В этот раз она улетала совсем в другом настроении. Расцеловавшись с Павлом в Шереметьево у регистрационной стойки – дальше ему нельзя было, – Таня бодро шагнула за барьерчик, обернулась, весело помахала ему рукой и крикнула:

– Теперь уже скоро!

Ответом ей были кивок и широкая, счастливая улыбка.





Глава третья

КАК ПЕРЕКЛИЧКА ВОРОНА И АРФЫ

(27 июня 1995)

Двери Рафаловичу открыла строгого вида женщина лет под пятьдесят, в очках, похожая на японку. Миссис Элизабет Амато, должно быть. Что-то смутно знакомое почудилось ему в ее облике.

– Проходите, – без акцента и без выражения сказала она. – Миссис Розен будет с минуты на минуту.

– Давненько не виделись, давненько. Значит, наша Танечка стала теперь миссис Розен? Да и вас, госпожа Амато, я определенно раньше видел.

Элизабет Амато молча распахнула перед ним двойные двери в гостиную.

– И все же, госпожа Амато, мы с вами явно встречались раньше, – настойчиво продолжил Рафалович, желая как можно лучше сориентироваться в предложенной ему игре.

– Не помню, – тем же непроницаемым голосом произнесла японка. – Пройдите, пожалуйста. Миссис Розен будет с минуты на минуту.

Он вошел, цепким взглядом окинув огромную гостиную, знакомую ему по нескольким переговорам и презентациям. Здесь уже томились те, кто и должен был явиться по приглашению. Точнее, томился только Ник Захаржевский, выступающий нынче под гнусным псевдонимчиком Люсьен Шоколадов в каком-то новомодном гей-клубе, а проще сказать – кабаке для педиков, а Ванька Ларин мирно спал в кресле у окошечка. На неухоженного, задрипанного Ларина он посмотрел с сочувствием – потом надо будет потолковать с мужиком, узнать, чем дышит, помочь как-нибудь. А вот Захаржевский-Шоколадов вызывал только омерзение. Совсем скурвился дипломат. Кто бы мог подумать.

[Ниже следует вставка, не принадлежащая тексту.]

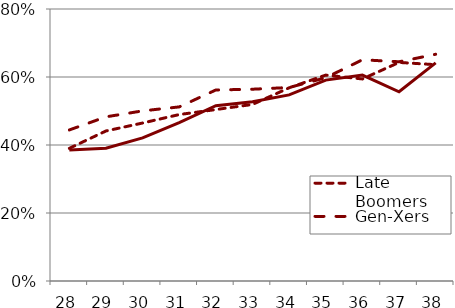
| Category | Late Boomers | Gen-Xers | Millennials |
|---|---|---|---|
| 28.0 | 0.39 | 0.444 | 0.385 |
| 29.0 | 0.441 | 0.483 | 0.391 |
| 30.0 | 0.465 | 0.5 | 0.421 |
| 31.0 | 0.49 | 0.512 | 0.466 |
| 32.0 | 0.504 | 0.562 | 0.516 |
| 33.0 | 0.519 | 0.564 | 0.527 |
| 34.0 | 0.568 | 0.569 | 0.547 |
| 35.0 | 0.606 | 0.598 | 0.591 |
| 36.0 | 0.594 | 0.651 | 0.606 |
| 37.0 | 0.643 | 0.645 | 0.557 |
| 38.0 | 0.636 | 0.667 | 0.642 |
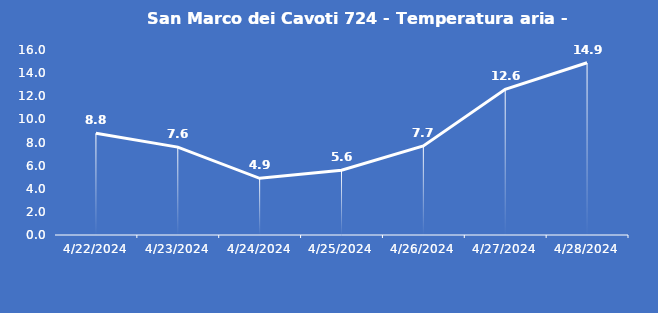
| Category | San Marco dei Cavoti 724 - Temperatura aria - Grezzo (°C) |
|---|---|
| 4/22/24 | 8.8 |
| 4/23/24 | 7.6 |
| 4/24/24 | 4.9 |
| 4/25/24 | 5.6 |
| 4/26/24 | 7.7 |
| 4/27/24 | 12.6 |
| 4/28/24 | 14.9 |

Ник явно не узнал его. Рафалович решил не представляться и в серьезные разговоры не вступать. От этого деятеля он вряд ли узнает что-нибудь достойное внимания. Он сел в свободное кресло, потянулся, а краем глаза не забывал следить за дверью. В прихожей послышались оживленные голоса, и он прервал очередной настороженный вопрос собеседника, заставив его замолчать.

Дверь широко распахнулась.

– Доктор и миссис Розен! – торжественно объявила Элизабет Амато.